(TASK TO COMPLETE) Could you repeat the data word for word while skipping the pictures?

(RECORDS FOR THIS TASK)

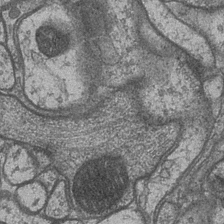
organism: Drosophila
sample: Optic medulla
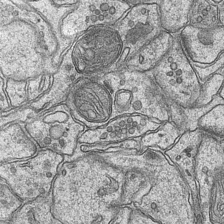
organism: Mouse
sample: CA1 Hippocampus
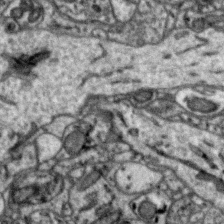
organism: Zebra finch
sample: Brain
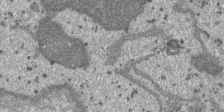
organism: Human
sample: Lung epithelial cells infected with SARS-CoV-2
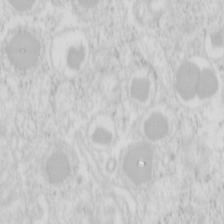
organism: Mouse
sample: Pancreas
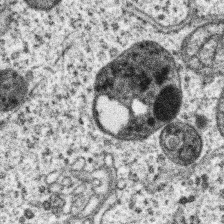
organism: Human
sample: HeLa cells
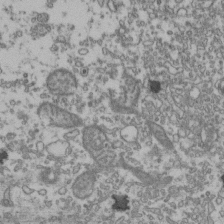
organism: Human
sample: Activated Jurkat CD4+ T cells
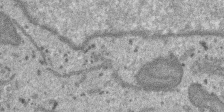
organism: Human
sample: Lung epithelial cells infected with SARS-CoV-2
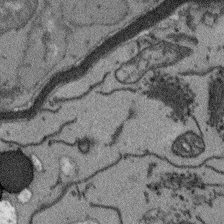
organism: Arabidopsis thaliana
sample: Root tip
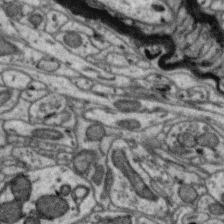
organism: Zebra finch
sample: Brain
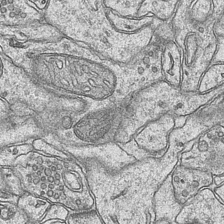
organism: Mouse
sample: CA1 Hippocampus
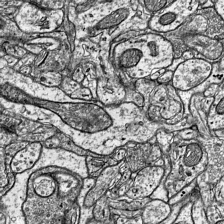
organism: Mouse
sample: Visual Cortex
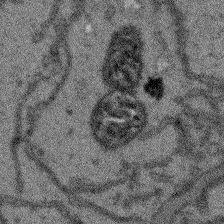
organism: Arabidopsis thaliana
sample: Root tip
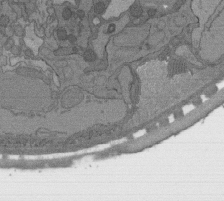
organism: C. elegans
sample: AFD neurons C. elegans
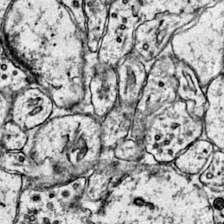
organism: Mouse
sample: Primary visual cortex
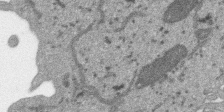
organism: Human
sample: Lung epithelial cells infected with SARS-CoV-2
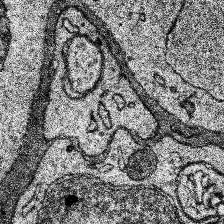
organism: Human
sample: Temporal Lobe
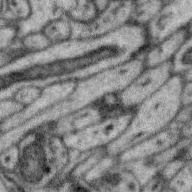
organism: Zebra finch
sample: Brain
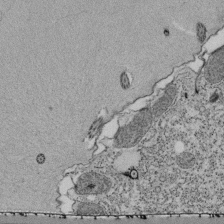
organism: Tetrahymena
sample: Cilia in tetrahymena
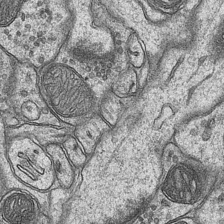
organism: Mouse
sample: CA1 Hippocampus
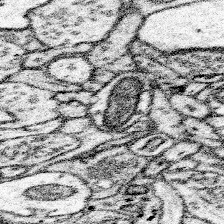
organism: Mouse
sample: Somatosensory cortex neuropil
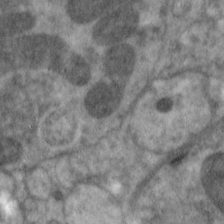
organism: C. elegans
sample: Pharynx
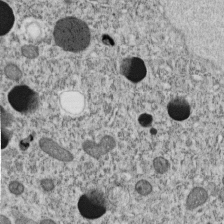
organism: C. elegans
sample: C. elegans embryo early stage
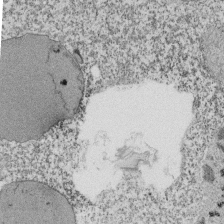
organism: Tetrahymena
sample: Cilia in tetrahymena
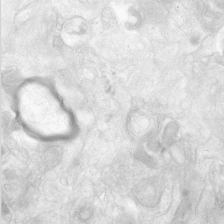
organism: Human
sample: Neocortex
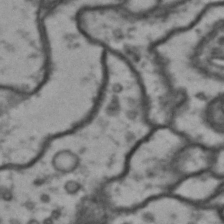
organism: Drosophila
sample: Brain
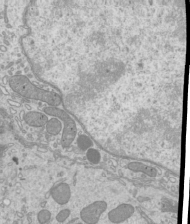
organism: Mouse
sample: Cilia; mouse epididymis
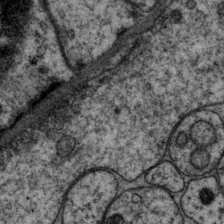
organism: P. pacificus
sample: Pharynx
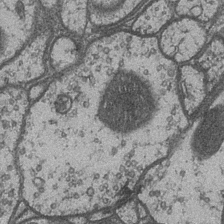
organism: Drosophila
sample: Optic medulla
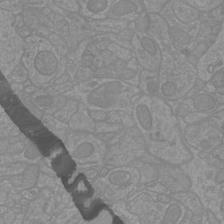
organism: Mouse
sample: Cortical neurons
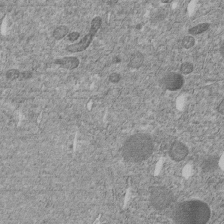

(SOLUTION)
organism: Drosophila
sample: Optic medulla
organism: Mouse
sample: CA1 Hippocampus
organism: Zebra finch
sample: Brain
organism: Human
sample: Lung epithelial cells infected with SARS-CoV-2
organism: Mouse
sample: Pancreas
organism: Human
sample: HeLa cells
organism: Human
sample: Activated Jurkat CD4+ T cells
organism: Human
sample: Lung epithelial cells infected with SARS-CoV-2
organism: Arabidopsis thaliana
sample: Root tip
organism: Zebra finch
sample: Brain
organism: Mouse
sample: CA1 Hippocampus
organism: Mouse
sample: Visual Cortex
organism: Arabidopsis thaliana
sample: Root tip
organism: C. elegans
sample: AFD neurons C. elegans
organism: Mouse
sample: Primary visual cortex
organism: Human
sample: Lung epithelial cells infected with SARS-CoV-2
organism: Human
sample: Temporal Lobe
organism: Zebra finch
sample: Brain
organism: Tetrahymena
sample: Cilia in tetrahymena
organism: Mouse
sample: CA1 Hippocampus
organism: Mouse
sample: Somatosensory cortex neuropil
organism: C. elegans
sample: Pharynx
organism: C. elegans
sample: C. elegans embryo early stage
organism: Tetrahymena
sample: Cilia in tetrahymena
organism: Human
sample: Neocortex
organism: Drosophila
sample: Brain
organism: Mouse
sample: Cilia; mouse epididymis
organism: P. pacificus
sample: Pharynx
organism: Drosophila
sample: Optic medulla
organism: Mouse
sample: Cortical neurons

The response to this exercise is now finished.